§ **Assignment**
In your copy, drop the images and return each record exactly as it stands.

== Segment start ==

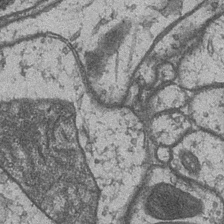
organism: Drosophila
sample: Optic medulla
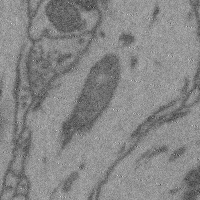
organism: Mouse
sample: Cerebral cortex
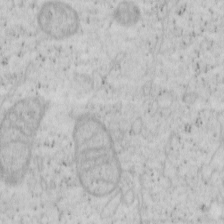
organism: Human
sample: HeLa cells
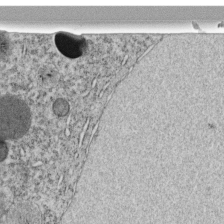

== Segment end ==

§ **Answer section**
organism: Drosophila
sample: Optic medulla
organism: Mouse
sample: Cerebral cortex
organism: Human
sample: HeLa cells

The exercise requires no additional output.